Shipment tracking data from Kpler showed that a “substantial amount” of Russian crude cargoes was currently at sea, much of it moving across the Indian Ocean towards Indian ports, the analytics firm said. Indian imports of Russian oil were running at 1.5mn b/d as of Wednesday, up 50 per cent from early last month, it added.
“If the current shipment schedules, market intelligence and cargo movements continue, total Russian crude arrivals for the full month could reach close to 2mn barrels per day,” said Sumit Ritolia, a lead Kpler analyst in New Delhi.
“Russia is the big winner of this conflict,” he added.
The disruption to the Strait of Hormuz waterway has triggered chaos in global oil and gas markets, threatening to remove from the market about 60mn tonnes of crude oil and 7mn tonnes of LNG every month, according to Vaibhav Raghunandan, an EU-Russia analyst at the Centre for Research on Energy and Clean Air.

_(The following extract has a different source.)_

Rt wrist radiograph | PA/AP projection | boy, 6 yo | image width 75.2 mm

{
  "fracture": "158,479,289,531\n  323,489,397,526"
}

Attempting to make up for supplies lost from the Middle East, India’s and China’s imports from Russia rose 22 per cent each a week after the US and Israel began strikes on Iran compared with the daily average in February, added Raghunandan. “If the crisis drags on, they will be fighting each other over Russian oil,” said Sergey Vakulenko, a fellow at the Carnegie Russia Eurasia Center in Berlin.

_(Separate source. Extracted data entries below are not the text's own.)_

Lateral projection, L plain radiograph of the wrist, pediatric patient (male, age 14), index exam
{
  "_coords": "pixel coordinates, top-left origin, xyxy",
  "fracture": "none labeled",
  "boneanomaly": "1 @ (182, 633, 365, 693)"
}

Meanwhile, Russian oil stranded in tankers at sea has fallen by 11mn barrels to 125mn barrels at the start of the Middle East conflict, Kpler data shows.
Russian oil is now trading at around $20-$30 per barrel above its average in the previous three months. Analysts at Kpler believe that Russian crude is now being sold in India at around $5 per barrel more than Brent, reversing previous discounts.
Every $10 increase in the average monthly price per barrel of oil generates an additional $2.8bn in revenue for Russian oil exporters, of which the state received $1.63bn through taxation, said Vakulenko. Roughly calculated, that equates to $54mn extra a day in budget revenues.
It means the government might have received an extra $110mn-$160mn per day, or a total of $1.3bn-$1.9bn over the first 12 days of the war. At that pace, Russia would receive an additional $3.3bn-$5bn for the whole month towards the state coffers.
However, Moscow would need current market conditions to hold for several more months to make up for the drop in energy revenues at the start of the year.
Revenues from energy — now mainly represented by the mineral extraction tax on oil — fell almost 50 per cent year on year in the first two months of 2026, pushing Russia’s budget deficit to more than 90 per cent of the figure projected for the whole year.
For the first time since 2022, the pressure began to take a real toll on Russia’s budget, prompting Moscow to consider spending cuts by at least 10 per cent in this year’s budget, according to Reuters.
Russian government officials were worried about how to handle the April deficit a couple of weeks ago, but now they were confident they would get through it, a person familiar with their planning said.
Analysts believe that in the case of a prolonged crisis, Russia has the option and capacity to increase production, which it is currently keeping to 300,000 b/d below the Opec+ quota.
“We believe that Russia has at least 400,000 barrels per day of production capacity available on a relatively short-term basis, but it might take several months to bring this volume online,” said Ronald Smith, founder of Emerging Markets Oil and Gas Consulting Partners.
Whether they can do that will depend on factors beyond Moscow’s control.
“How far, and for how long the US is prepared to ease its strict sanctions on Russian oil exports remains unclear,” said Michael Moynihan, research director for Russia at Wood Mackenzie, “particularly while the war in Ukraine continues.”